Swackhamer was playing the mayor's daughter in a production of "The Music Man" when its choreographer fell ill and Swackhamer was asked to replace her.

"Afterward, the director took me aside and said, 'You really have the directing gene.'"

When she moved to Houston 10 years ago, where her husband is general manager of the Alley Theatre, Swackhamer "pretty quickly" gravitated toward Stages Repertory Theatre.

"It is my artistic home," she said.

However, to Houston fans, Swackhamer's hits shows at Stages, such as "The Great American Trailer Park Musical," might have eclipsed her national reputation as a director of operas.

Following "Orfeo ed Euridice," for example, Swackhamer is inked to direct "Madame Butterfly" at both the San Francisco Opera House and the John F. Kennedy Center for the Performing Arts in the nation's capital.

"About 30 or 40 percent of my work is opera," she said.

"Travel is tricky," she added, explaining that she and her husband have a daughter, Sarah, who is a sophomore at Duchesne Academy of the Sacred Heart in Houston.

"Her interests are debate and robotics," said her mother.

Swackhamer previously directed "Don Giovanni" and "Macbeth" at Opera in the Heights, which she said "has reconnected with our mission" by casting "young talent" in major roles in "Orfeo ed Euridice."

Swackhamer also enjoys new play development and theater administration, including her work the past five years as executive director of the Susan Smith Blackburn Prize, the Houston-based international competition for female playwrights.

In press material, Oh! principal conductor Eiki Isomura said that Christoph W. Gluck's Orfeo ed Euridice was "a game-changer" for opera.

"At a time when the art form had become a vehicle for vocal display, Gluck sought to integrate all the aspects of the medium, stripping away anything he considered superfluous, in service of authentic storytelling," said Isomura. "It proved a powerful model for opera as a total art form, influencing generations of progressive composers ranging from Mozart to Wagner."

Swackhamer said "one whole section takes place in Hell.

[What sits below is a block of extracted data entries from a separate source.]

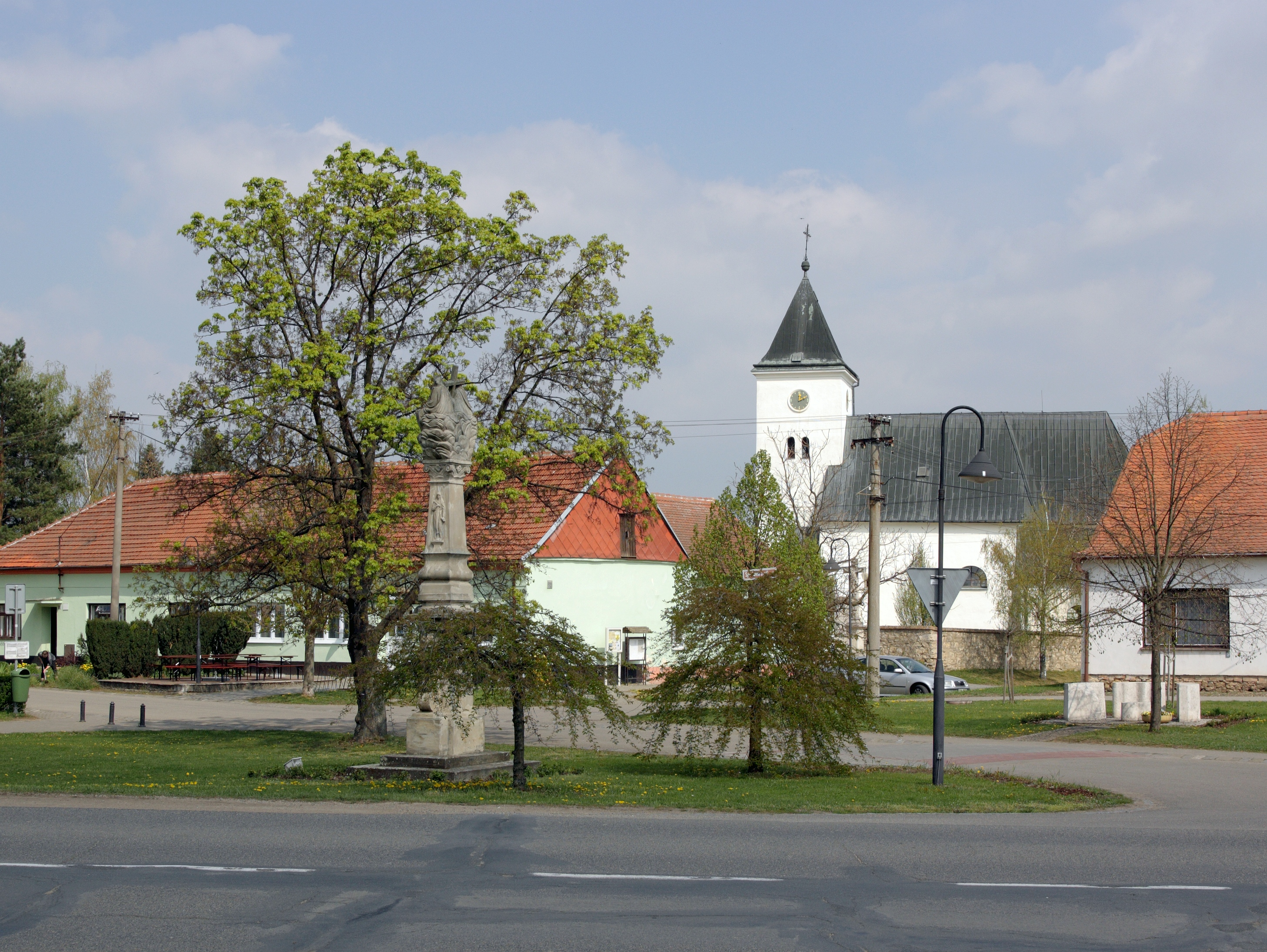 Žatčany - náves se sloupem Nejsvětější trojice, v pozadí hospoda a kostel.
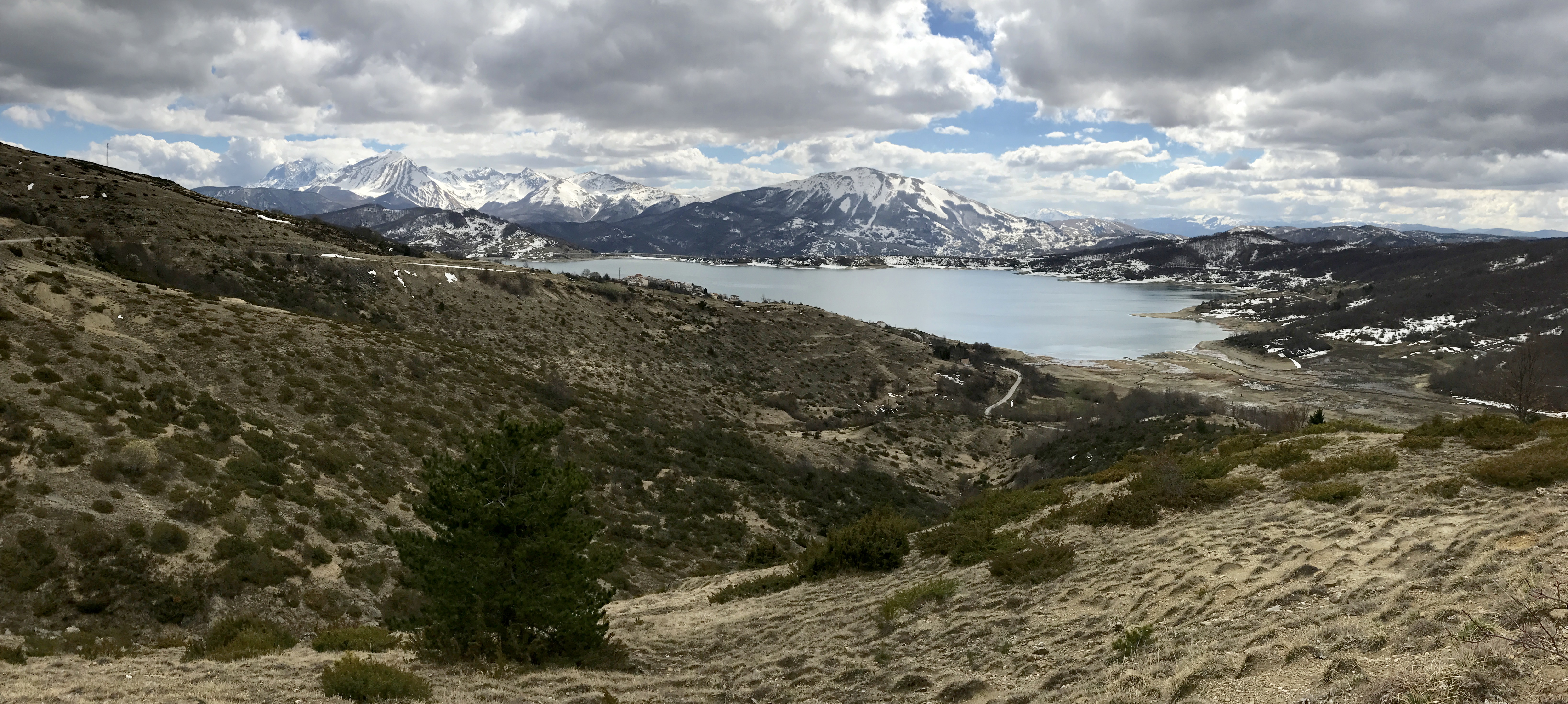 Gran Sasso National Park from Poggio Cancelli.
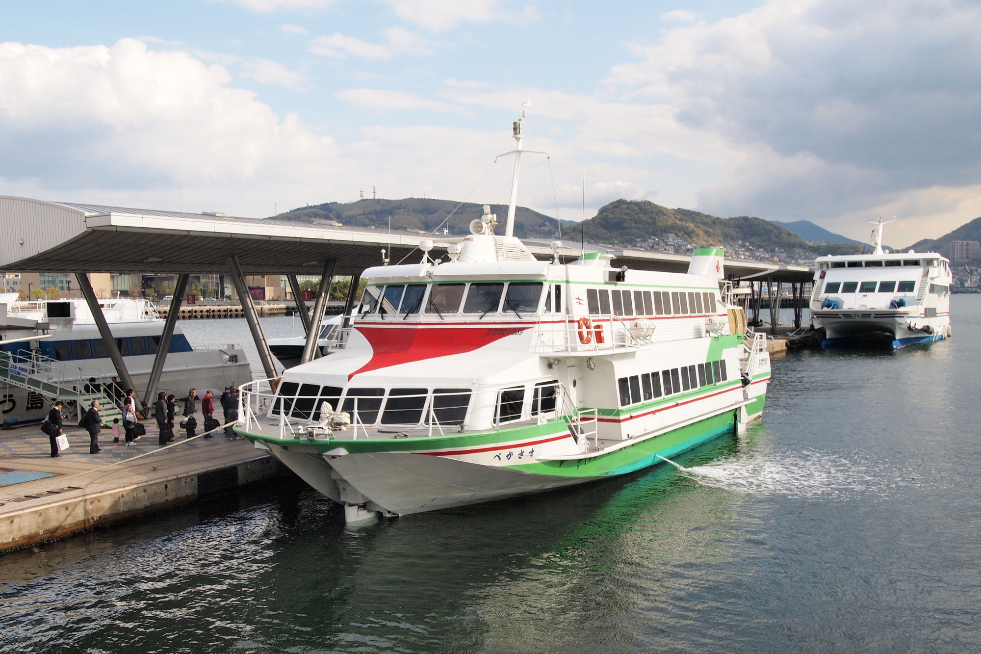 長崎港で出発を待つ旅客船。
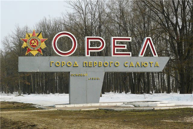 Стела в честь наименования г.Орла - городом Первого салюта на южной окраине города.
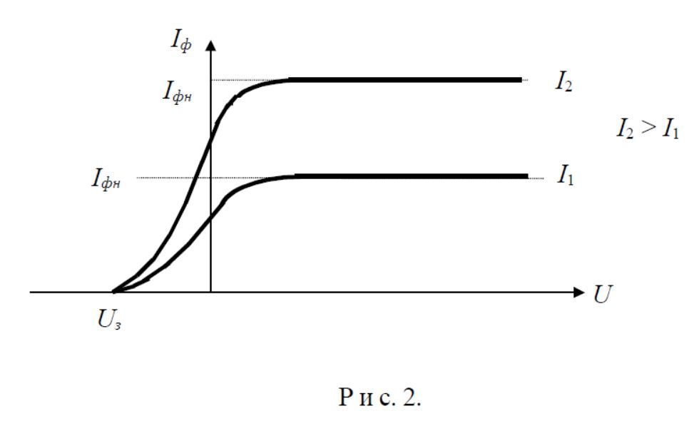 Зависимость фототока от напряжения
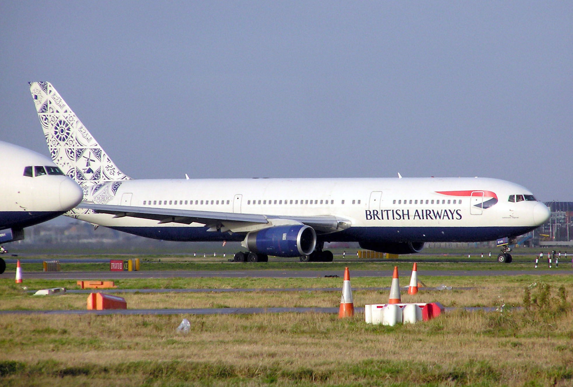 Aviones de British Airways en tierra British Airways Boeing 767-300 (G-BZHB), in Delft Blue Daybreak ethnic fin, taxiing for take off at London Heathrow Airport, England. Photographed by Adrian Pingstone in January 2005 and released to the public domain.
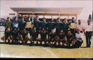 Foto Audace Cerignola
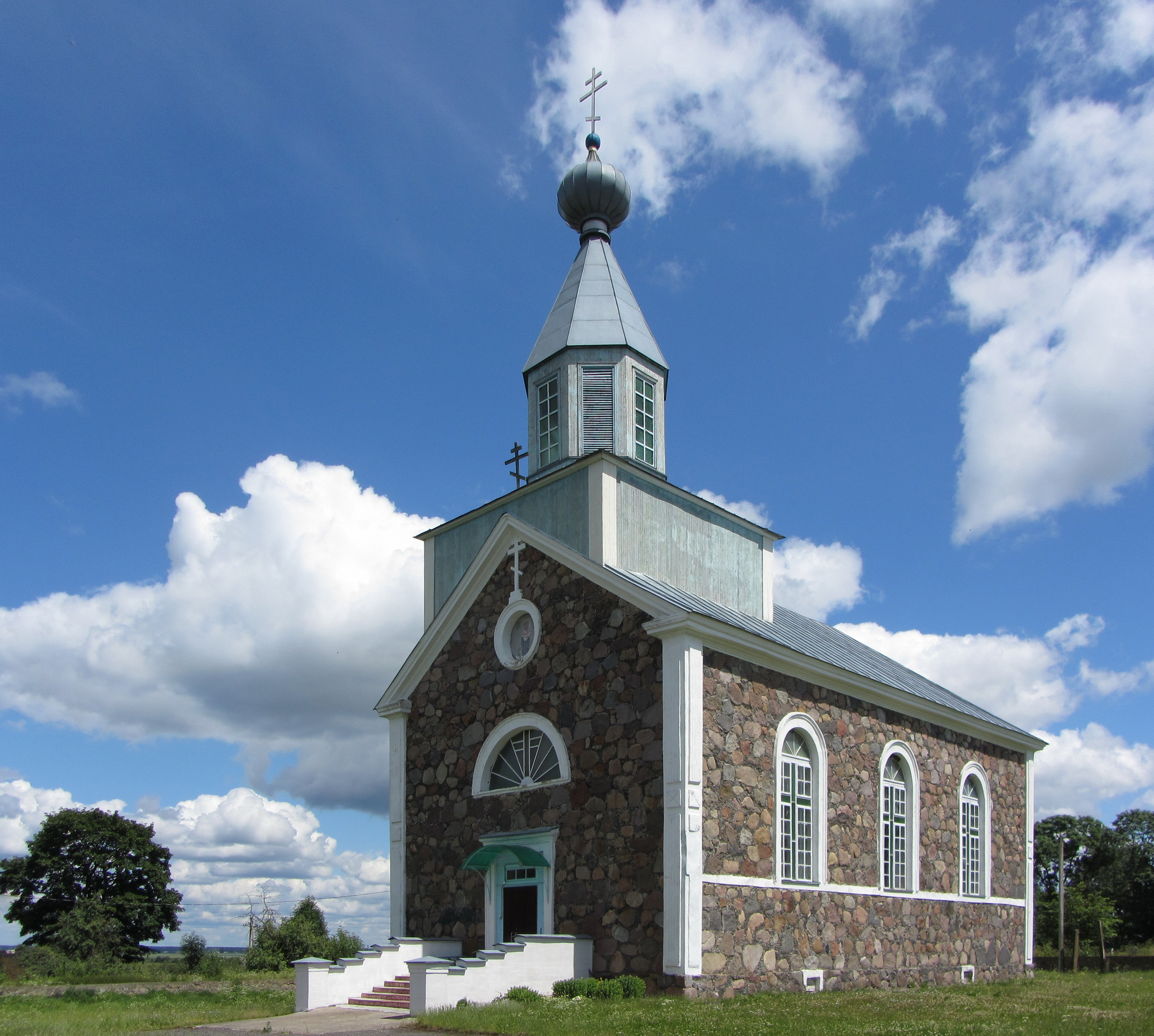 Беларуская (тарашкевіца): Царква Покрыва Прасьвятой Багародзіцы (1886) у вёсцы Беніца
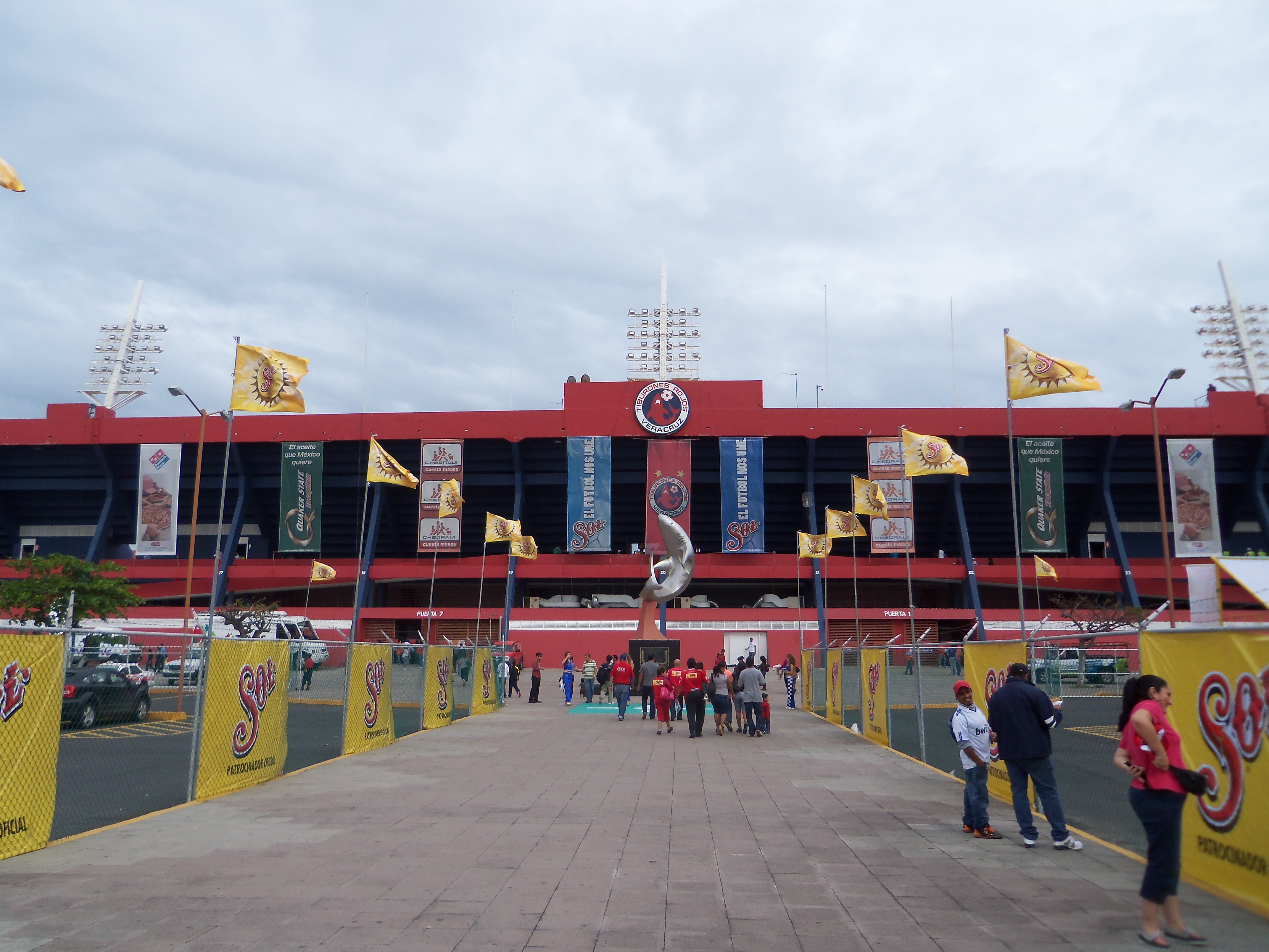 Vista desde el acceso principal al estadio

It is breathtaking."

"I'm excited to have (veteran Houston choreographer) Krissy Richmond work on movement and dance, which is so pivotal in this opera," said Swackhamer. "She is a consummate artist, having been a principal dancer with the Houston Ballet, and going on to enjoy an international career. A Houston treasure, she brings elegance and creativity to everything she touches."